Cracking of sintered silver layer always leads to the reliability issues in power devices. In this paper, the cracking behaviors of sintered silver layer have been investigated through numerical analysis with fracture based method. Energy release rate of various interfacial cracks and vertical cracks in sintered silver are computed. It is found that the energy release rate of interfacial crack and vertical crack are significantly influenced by their thickness. The thinner of the sintered silver layer, the higher of the energy release rate it will meet. For interfacial crack, the adding of the metallization layer does not improve the energy release rate significantly. For vertical crack, two conditions are considered, i.e., vertical crack emanating from the chip sider or emanating from the copper baseplate side, and it is found that the energy release rate is strongly dependent on its location and the existence of metallization layer. The increase of the thickness of Ni layer enables to lower down the entire level of energy release rate for vertical crack. Otherwise, the energy release rate of vertical crack near the edge region of the sintered silver layer is much higher than other locations. It implies that the cracking risk is higher for thinner sintered silver layer around the edge region which should be avoided. It is also found that the porosity effect on interface cracking and vertical cracking of sintered silver is also important.

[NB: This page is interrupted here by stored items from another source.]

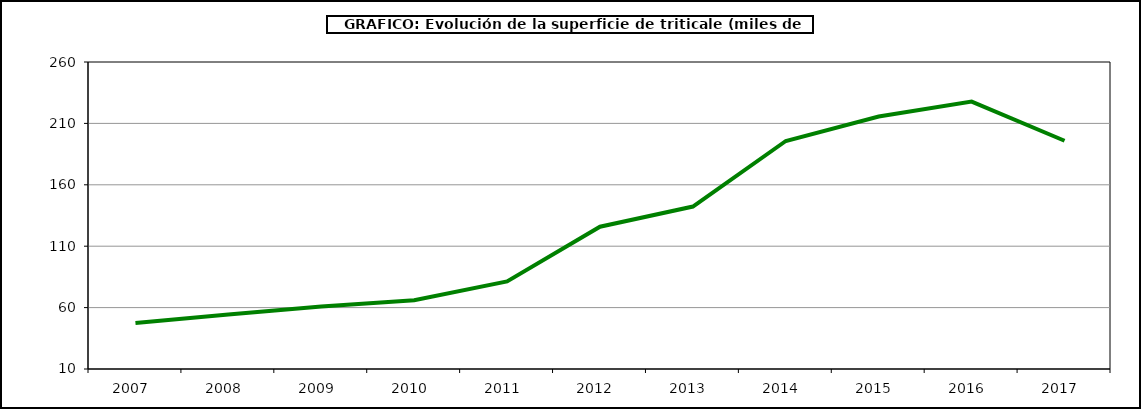
| Category | Superficie |
|---|---|
| 2007.0 | 47.411 |
| 2008.0 | 54.394 |
| 2009.0 | 60.987 |
| 2010.0 | 65.984 |
| 2011.0 | 81.322 |
| 2012.0 | 125.879 |
| 2013.0 | 142.31 |
| 2014.0 | 195.684 |
| 2015.0 | 215.62 |
| 2016.0 | 227.792 |
| 2017.0 | 195.884 |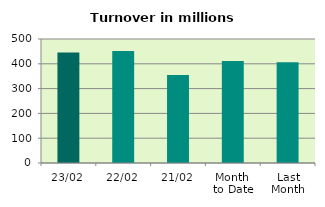
| Category | Series 0 |
|---|---|
| 23/02 | 445.445 |
| 22/02 | 451.273 |
| 21/02 | 354.555 |
| Month 
to Date | 410.87 |
| Last
Month | 406.741 |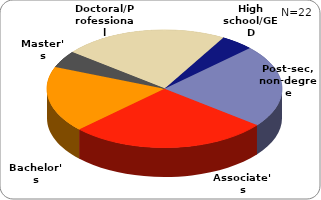
| Category | Series 0 |
|---|---|
| High school/GED | 0.045 |
| Post-sec, non-degree | 0.227 |
| Associate's | 0.273 |
| Bachelor's | 0.182 |
| Master's | 0.045 |
| Doctoral/Professional | 0.227 |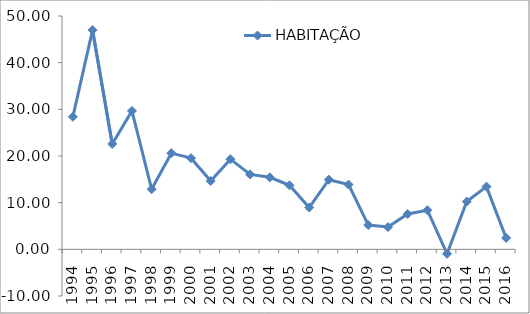
| Category | HABITAÇÃO |
|---|---|
| 1994.0 | 28.401 |
| 1995.0 | 46.972 |
| 1996.0 | 22.575 |
| 1997.0 | 29.66 |
| 1998.0 | 12.88 |
| 1999.0 | 20.607 |
| 2000.0 | 19.535 |
| 2001.0 | 14.642 |
| 2002.0 | 19.317 |
| 2003.0 | 16.048 |
| 2004.0 | 15.431 |
| 2005.0 | 13.712 |
| 2006.0 | 8.955 |
| 2007.0 | 14.927 |
| 2008.0 | 13.873 |
| 2009.0 | 5.2 |
| 2010.0 | 4.77 |
| 2011.0 | 7.573 |
| 2012.0 | 8.395 |
| 2013.0 | -0.965 |
| 2014.0 | 10.238 |
| 2015.0 | 13.437 |
| 2016.0 | 2.442 |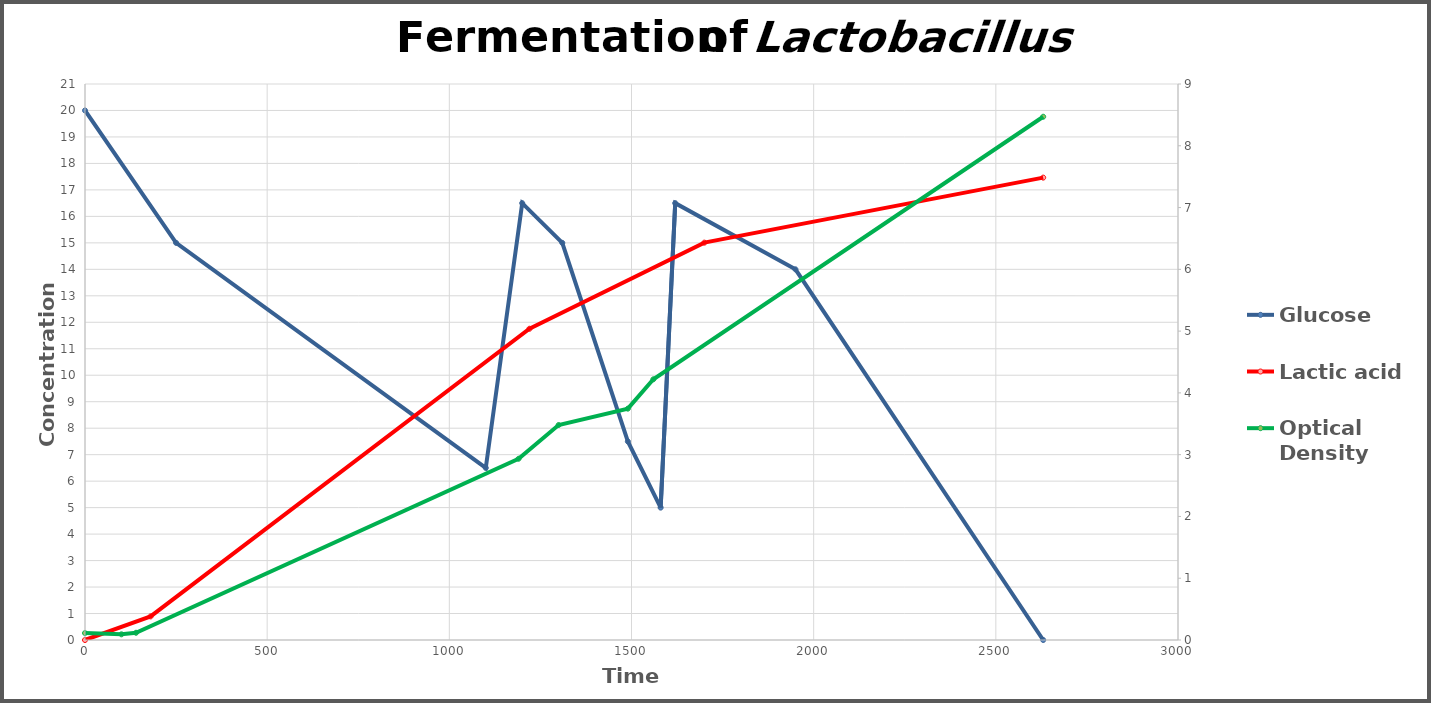
| Category | Glucose |
|---|---|
| 0.0 | 20 |
| 250.0 | 15 |
| 1100.0 | 6.5 |
| 1200.0 | 16.5 |
| 1310.0 | 15 |
| 1490.0 | 7.5 |
| 1580.0 | 5 |
| 1620.0 | 16.5 |
| 1950.0 | 14 |
| 2630.0 | 0 |
| nan | 0 |
| nan | 0 |
| nan | 0 |
| nan | 0 |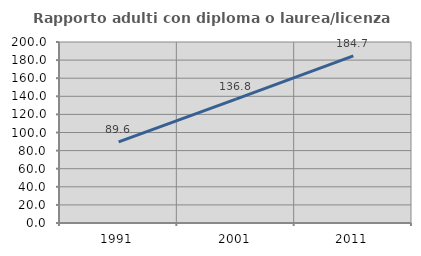
| Category | Rapporto adulti con diploma o laurea/licenza media  |
|---|---|
| 1991.0 | 89.587 |
| 2001.0 | 136.785 |
| 2011.0 | 184.739 |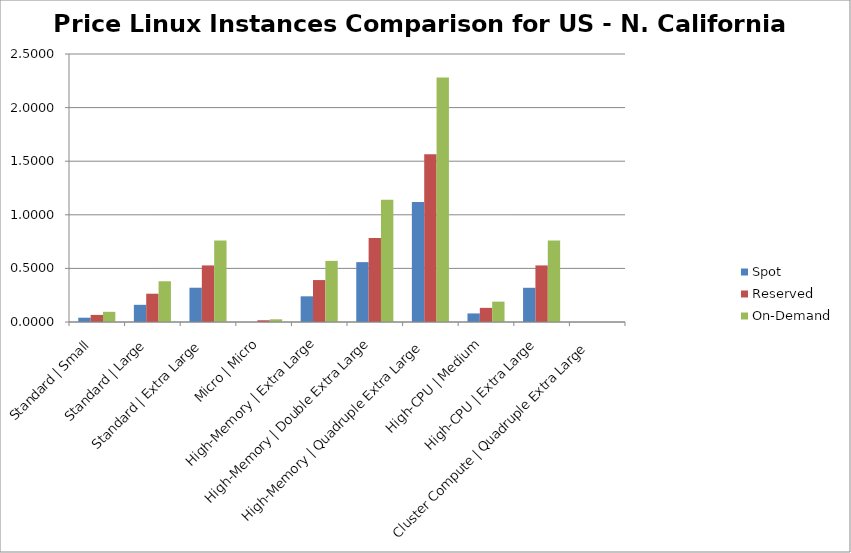
| Category | Spot | Reserved | On-Demand |
|---|---|---|---|
| Standard | Small | 0.04 | 0.066 | 0.095 |
| Standard | Large | 0.16 | 0.264 | 0.38 |
| Standard | Extra Large | 0.32 | 0.528 | 0.76 |
| Micro | Micro | 0 | 0.016 | 0.025 |
| High-Memory | Extra Large | 0.24 | 0.391 | 0.57 |
| High-Memory | Double Extra Large | 0.559 | 0.783 | 1.14 |
| High-Memory | Quadruple Extra Large | 1.119 | 1.565 | 2.28 |
| High-CPU | Medium | 0.08 | 0.132 | 0.19 |
| High-CPU | Extra Large | 0.319 | 0.528 | 0.76 |
| Cluster Compute | Quadruple Extra Large | 0 | 0 | 0 |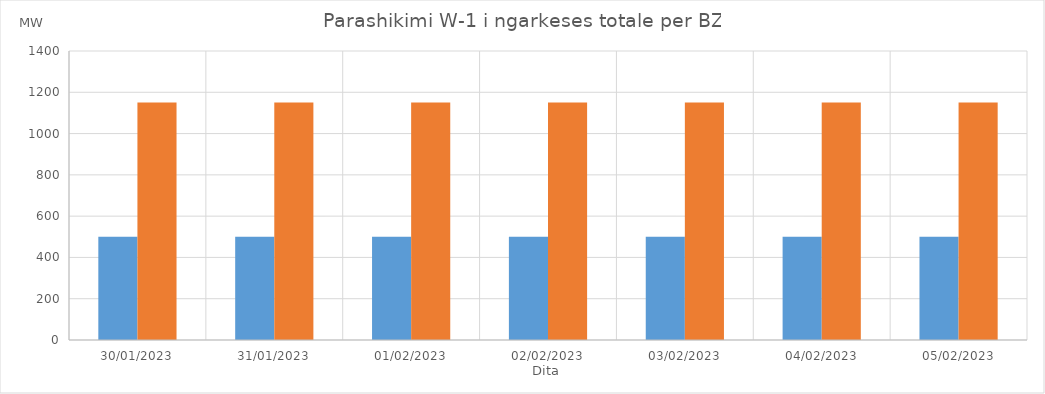
| Category | Min (MW) | Max (MW) |
|---|---|---|
| 30/01/2023 | 500 | 1150 |
| 31/01/2023 | 500 | 1150 |
| 01/02/2023 | 500 | 1150 |
| 02/02/2023 | 500 | 1150 |
| 03/02/2023 | 500 | 1150 |
| 04/02/2023 | 500 | 1150 |
| 05/02/2023 | 500 | 1150 |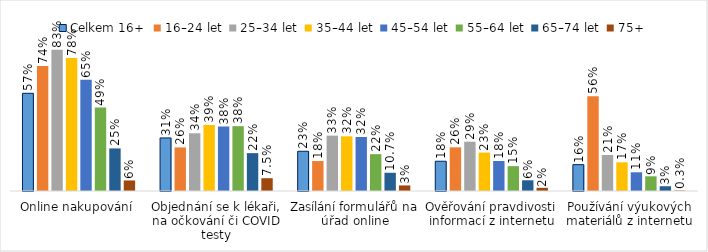
| Category | Celkem 16+ | 16–24 let | 25–34 let | 35–44 let | 45–54 let | 55–64 let | 65–74 let | 75+ |
|---|---|---|---|---|---|---|---|---|
| Online nakupování | 0.575 | 0.735 | 0.832 | 0.782 | 0.654 | 0.491 | 0.25 | 0.062 |
| Objednání se k lékaři, na očkování či COVID testy | 0.312 | 0.256 | 0.34 | 0.388 | 0.379 | 0.381 | 0.223 | 0.075 |
| Zasílání formulářů na úřad online | 0.234 | 0.176 | 0.326 | 0.322 | 0.318 | 0.217 | 0.107 | 0.033 |
| Ověřování pravdivosti informací z internetu | 0.175 | 0.257 | 0.29 | 0.226 | 0.177 | 0.146 | 0.063 | 0.019 |
| Používání výukových materiálů z internetu | 0.155 | 0.557 | 0.212 | 0.169 | 0.11 | 0.087 | 0.028 | 0.003 |

烧结银层的开裂总是导致功率器件的可靠性问题。在本文中，通过基于断裂方法的数值分析研究了烧结银层的开裂行为。计算了烧结银中各种界面裂纹和垂直裂纹的能量释放率。发现界面裂纹和垂直裂纹的能量释放速率受其厚度的显着影响。烧结银层越薄，其能量释放率就越高。对于界面裂纹，金属化层的加入并没有显着提高能量释放率。对于垂直裂纹，考虑两种情况，即从芯片侧发出的垂直裂纹或从铜基板侧发出的垂直裂纹，并且发现能量释放速率强烈依赖于它的位置和金属化层的存在。Ni层厚度的增加能够降低垂直裂纹的能量释放率的整体水平。否则，烧结银层边缘区域附近的垂直裂纹的能量释放率远高于其他位置。这意味着应该避免的边缘区域周围较薄的烧结银层开裂风险更高。还发现孔隙率对烧结银界面开裂和垂直开裂的影响也很重要。否则，烧结银层边缘区域附近的垂直裂纹的能量释放率远高于其他位置。这意味着应该避免的边缘区域周围较薄的烧结银层的开裂风险更高。还发现孔隙率对烧结银界面开裂和垂直开裂的影响也很重要。否则，烧结银层边缘区域附近的垂直裂纹的能量释放率远高于其他位置。这意味着应该避免的边缘区域周围较薄的烧结银层的开裂风险更高。还发现孔隙率对烧结银界面开裂和垂直开裂的影响也很重要。